Ses congénères en politique sont souvent plus directs. "Il parle du peuple, sans être jamais monté en seconde classe. Du terrain, sans avoir jamais été élu" , cingle Nicolas Sarkozy qui l'a déjà rangé parmi ses rivaux. Alain Juppé est allé plaider contre lui, à l'Elysée. "Vous ne pouvez pas le nommer à Matignon, il n'aura jamais le soutien de l'Assemblée. Dans la situation de crise dans laquelle nous sommes, on aura la France dans la rue en quelques mois." Les deux hommes ont été amis. Mais, même alors, Juppé disait de Villepin : "Il ferait un excellent premier ministre en temps de guerre... En temps de paix, c'est autre chose..."

"Il manque de sens politique. Et même de sens commun" , lâche l'ancien premier ministre Edouard Balladur, qui l'a identifié parmi ses adversaires de 1995. Le président lui-même, qui reçoit, depuis des années maintenant, les adversaires de Villepin comme on reçoit des plaignants, laisse dire. Ou prend les choses à la blague : "Tu sais bien comme il est... La cavalerie cavale, cela emmerde les artilleurs. Mais c'est mon meilleur chef de commando."

Dominique de Villepin balaie tout cela d'un revers de ses belles mains. Il détonne dans les cercles du pouvoir ? Il s'en félicite. Il n'a peur de rien. Ni des autres, ni des critiques.

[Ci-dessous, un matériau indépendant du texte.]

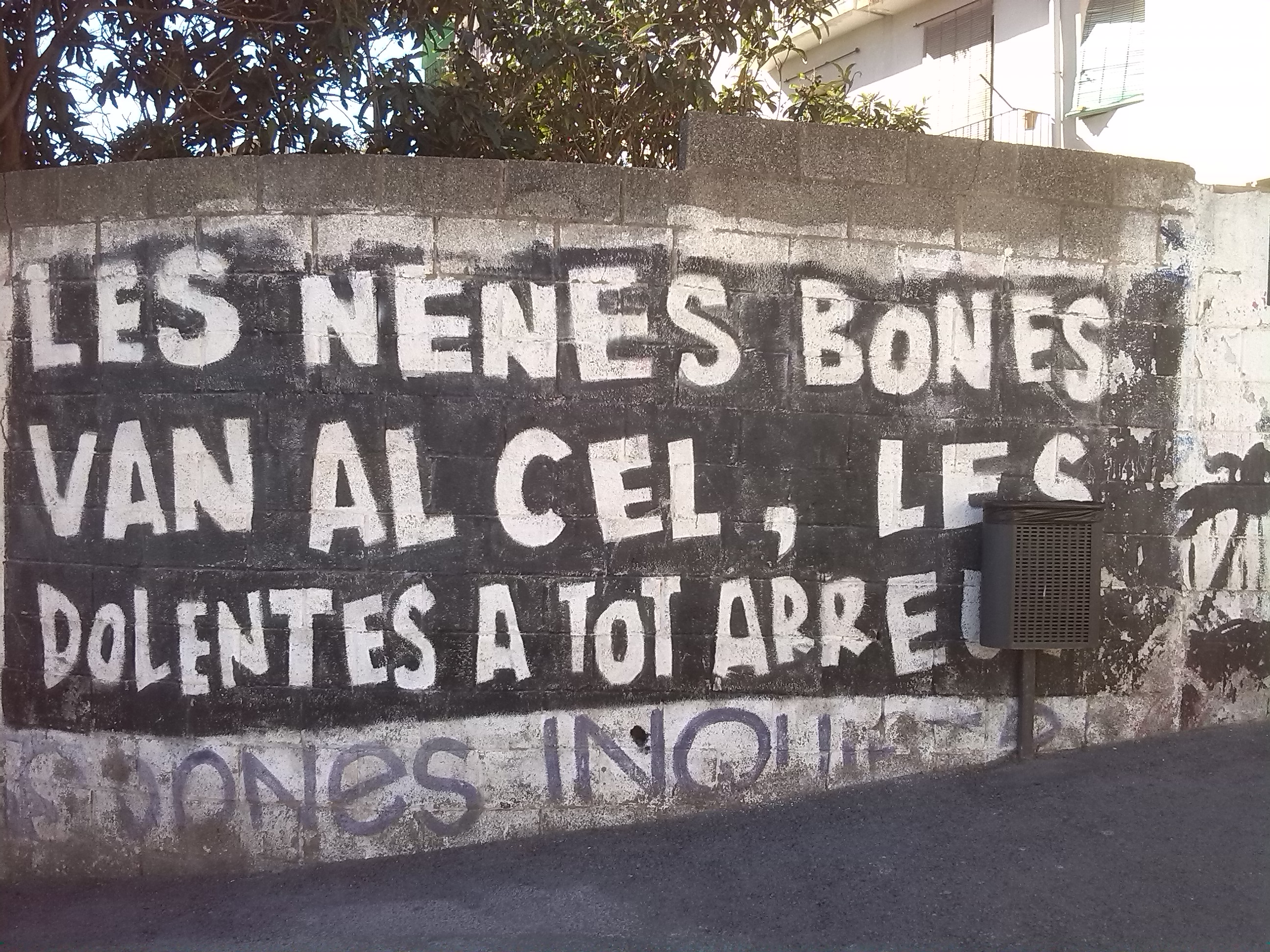 Mural feminista a Manresa amb el text "les nenes bones van al cel, les dolentes a tot arreu"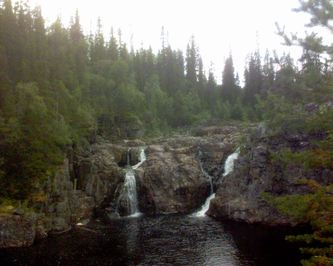 Mittåfallet under sensommaren. Foto:Emil Åslund

Il a d'ailleurs pris l'habitude de les liquider d'une phrase mortifiante dont des dizaines de députés, de hauts fonctionnaires lui tiennent parfois encore rigueur : "Est-ce qu'on ne pourrait pas élever un peu le débat ?" Et lorsqu'on lui rapporte tout de même les détestations tenaces qu'il suscite, il lâche : "Les petites phrases ne me touchent pas. Je ne suis pas vulnérable à la pique" , assure-t-il. "Et puis, je n'aime pas les gens qui chipotent dans leur assiette. Moi, je veux tout ! Tout !"

Eh bien, nous y sommes. En 2002, Jacques Chirac avait hésité à lui confier le ministère de l'intérieur. Il fallait que "Dominique" se fasse un peu les dents. "J'ai dit au président : donnez l'intérieur à Sarkozy. Il y sera bien meilleur" , assure aujourd'hui l'impétrant, avec cet orgueil qu'ont seuls les proches du chef de l'Etat. Il a pris la tête du Quai d'Orsay. Son corps d'origine, à la sortie de l'ENA. Son berceau politique. Il y a laissé l'image d'un ministre des affaires étrangères applaudi à l'ONU pour son discours antiguerre, dans la crise irakienne. Pour la première fois depuis longtemps, un homme politique français, polyglotte, élégant et déterminé réincarnait cette France à prétention universaliste qui exaspère et fascine Européens et Américains.

"Il faut vous frotter aux dossiers intérieurs, ceux qui réclament du pragmatisme" , lui a ensuite conseillé Jacques Chirac en le nommant finalement, moins de deux ans plus tard, place Beauvau. Sécurité, intégration, laïcité. Un vrai tour de chauffe pour la suite.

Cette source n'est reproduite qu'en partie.